Solving for C: Calculating Area Between Two Functions in Calculus

[CACain]

Okay, you have 2 equations (and no points on the graph given) -- You have f(x) = 2x-3x^3 and f(x) = c. You are to find the area under the curve between those 2 functions and are to make it equal with the area between the y-axis and the 2 curves.

So, I started this problem initially by creating a graph, and putting all my points on it. I integrated both the areas with respect to x.. and I used (for the area bounded by the y-axis and the curves -- which I marked A1) the bounds 0 to 2x-3x^3.

For the second one, I don't know what bounds to use.. and I think this is where I messed up initially... I used my original bounds which are now clearly wrong...

I'm so stumped, and it's most likely something silly...

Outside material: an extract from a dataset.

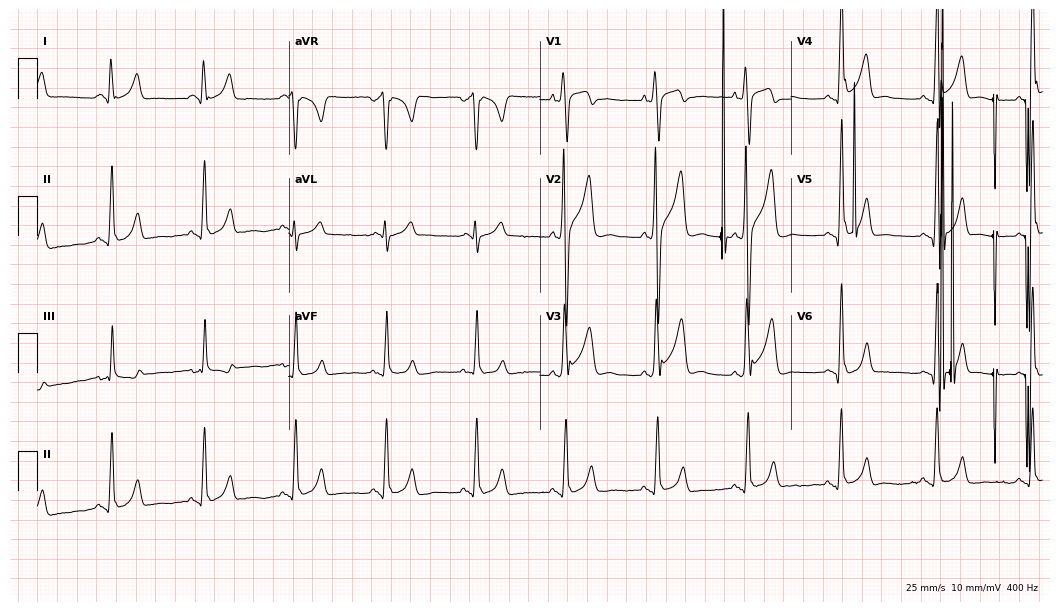
Electrocardiogram, a 27-year-old male. Of the six screened findings (first-degree AV block, right bundle branch block (RBBB), left bundle branch block (LBBB), sinus bradycardia, atrial fibrillation (AF), sinus tachycardia), none is recorded. Findings outside these six are not listed.

Edit: in my sleepy stuper, I forgot to include (although it may be obvious) that you are to be solving for C :)

 

[HallsofIvy]

I can't make heads or tails out of what you are saying. To start with you are given y= 2x- 3x³ and y= c and you are asked to find the area between them. Okay, that would be the integral of 2x- 3x³- c where the limits of integration are two points at which the curves intersect (NOT "0 to 2x- 3x³"). Of course for many values of c, those two curves might not intersect twice so there would be no area. I have no idea what you mean by "the area between the y-axis and the 2 curves". There is no one region "between the y-axis and the 2 curves" so there is no one area.